**AIM OF THE EXERCISE**.
Repeat the records below verbatim, and do not copy their pictures.

Start of SOURCE RECORDS

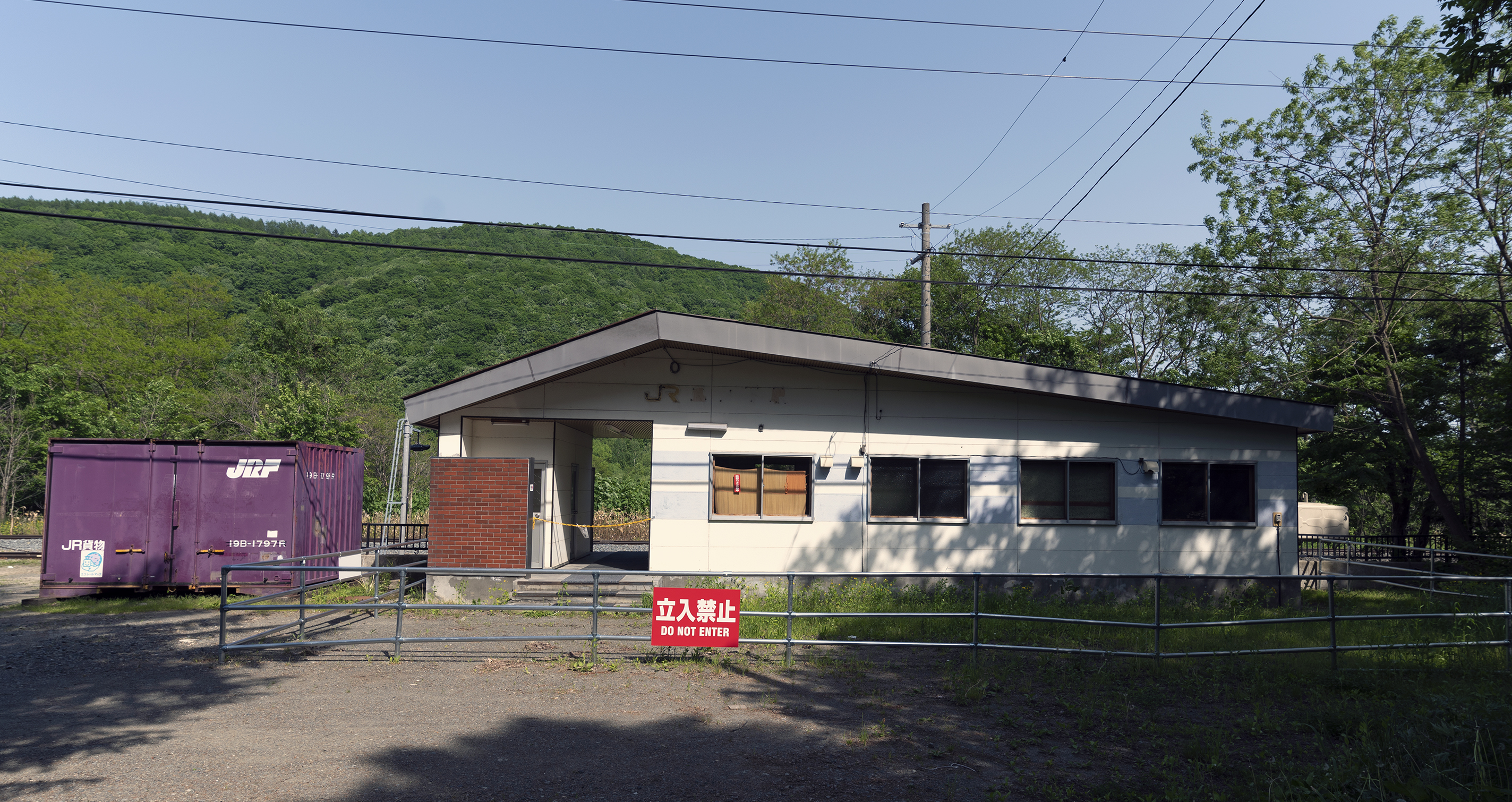 北海道旅客鉄道株式会社根室本線島ノ下信号場（旧島ノ下駅） 駅舎跡地
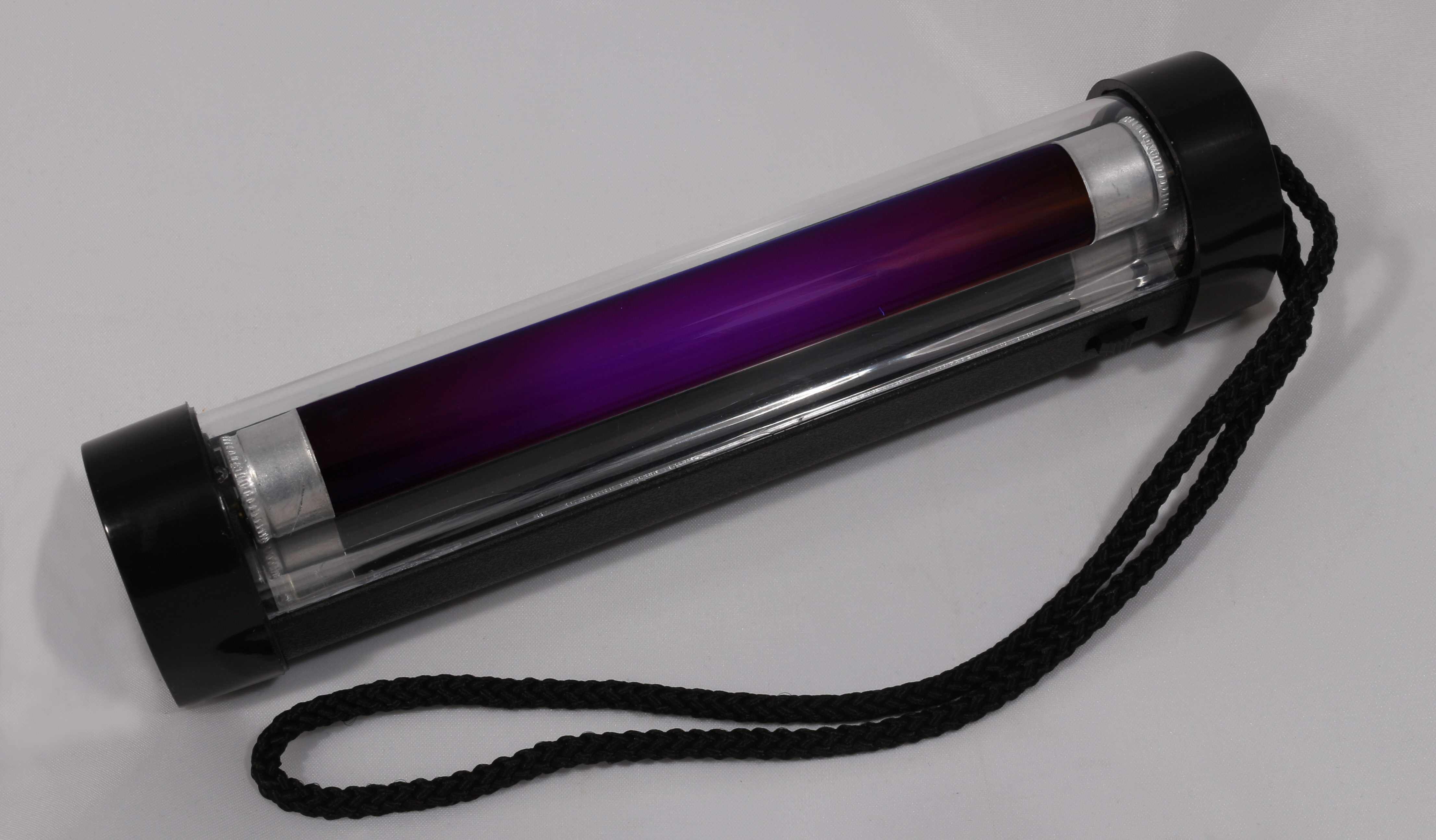 UV-Lampe, speziell zum Prüfen von Briefmarken auf deren UV-Reflexion zum Bestimmen der Echtheit
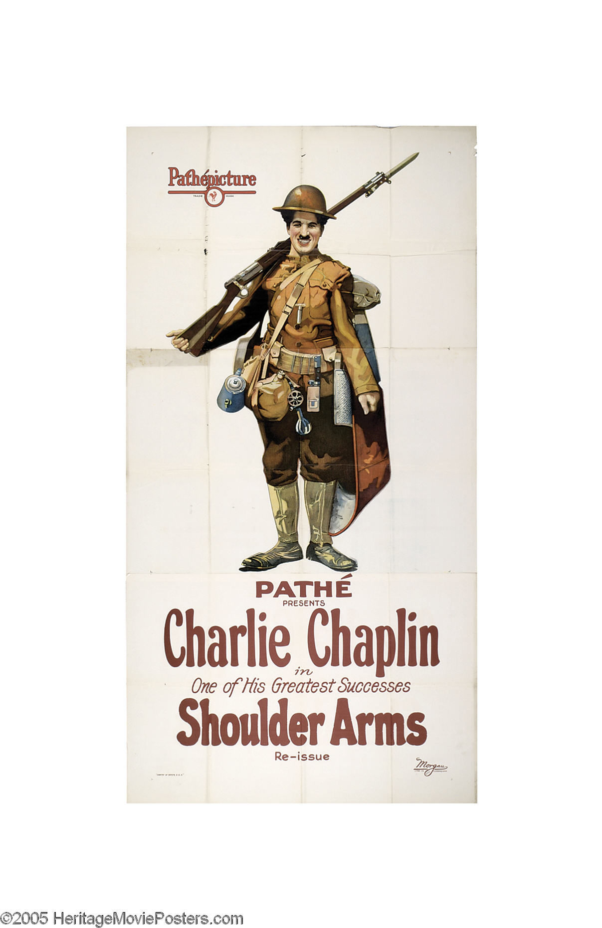 Movie poster
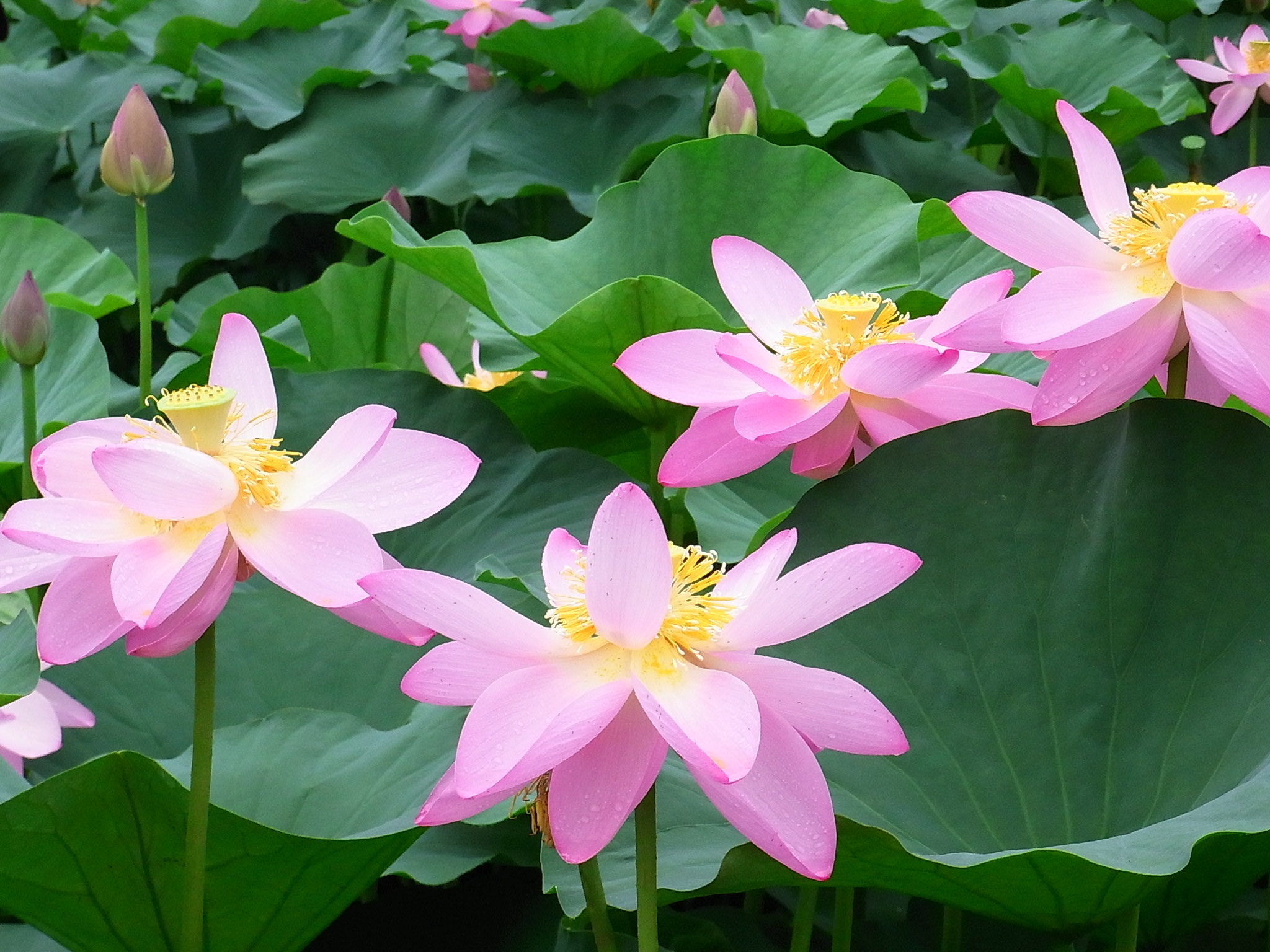 千葉市 千葉公園 Ricoh CX1
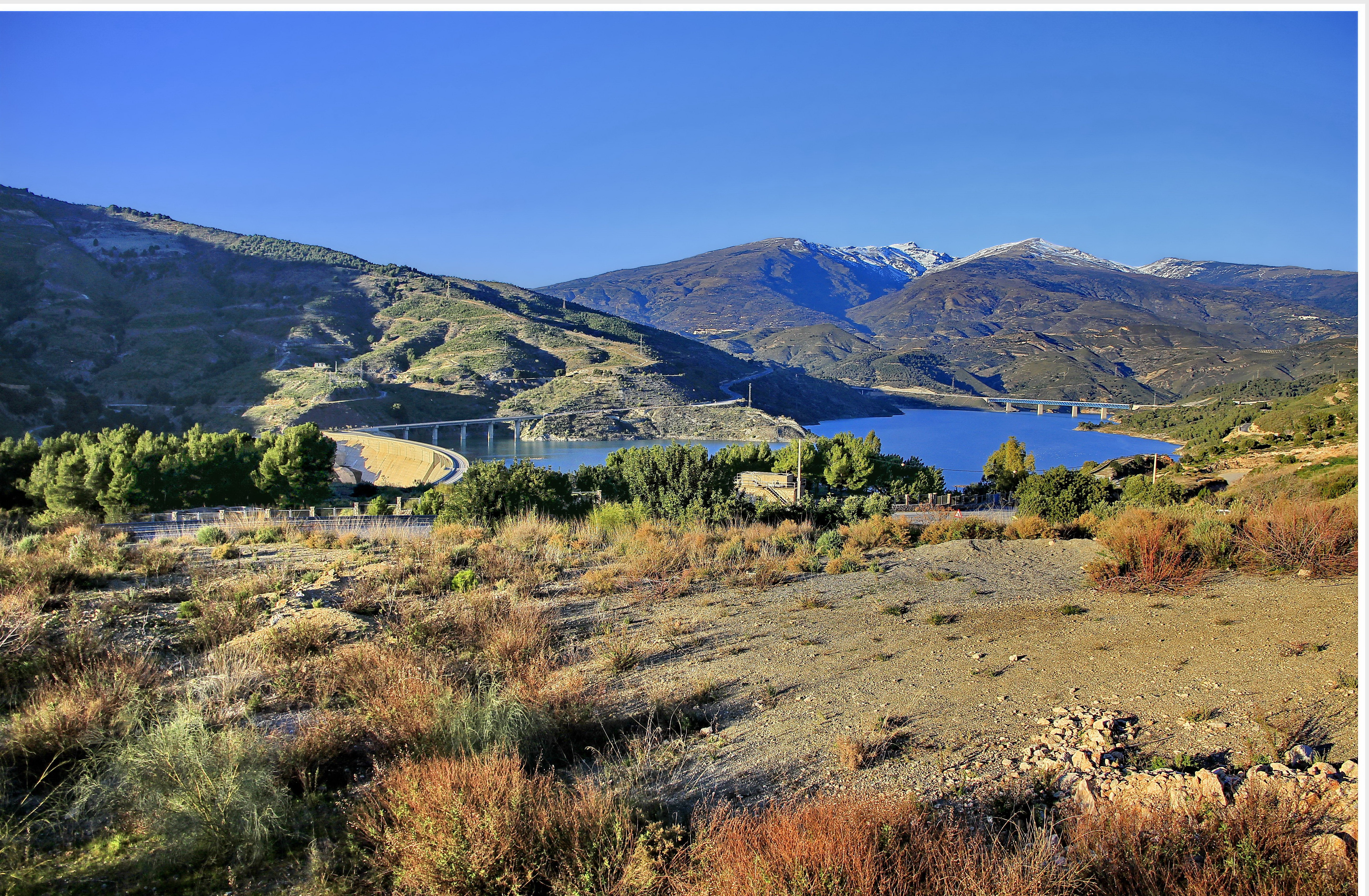 Rio Guadalfeo à proximité de Vélez de Benaudalla
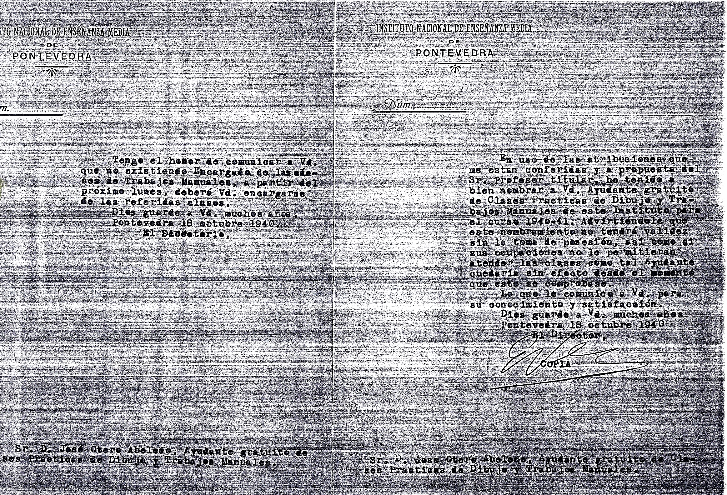 José Otero Abeledo: Axudante gratuíto de clases prácticas de Debuxo e Traballos Manuais no Instituo de Pontevedra

End of SOURCE RECORDS

**RESULT OF THE TASK**.
 北海道旅客鉄道株式会社根室本線島ノ下信号場（旧島ノ下駅） 駅舎跡地
 UV-Lampe, speziell zum Prüfen von Briefmarken auf deren UV-Reflexion zum Bestimmen der Echtheit
 Movie poster
 千葉市 千葉公園 Ricoh CX1
 Rio Guadalfeo à proximité de Vélez de Benaudalla
 José Otero Abeledo: Axudante gratuíto de clases prácticas de Debuxo e Traballos Manuais no Instituo de Pontevedra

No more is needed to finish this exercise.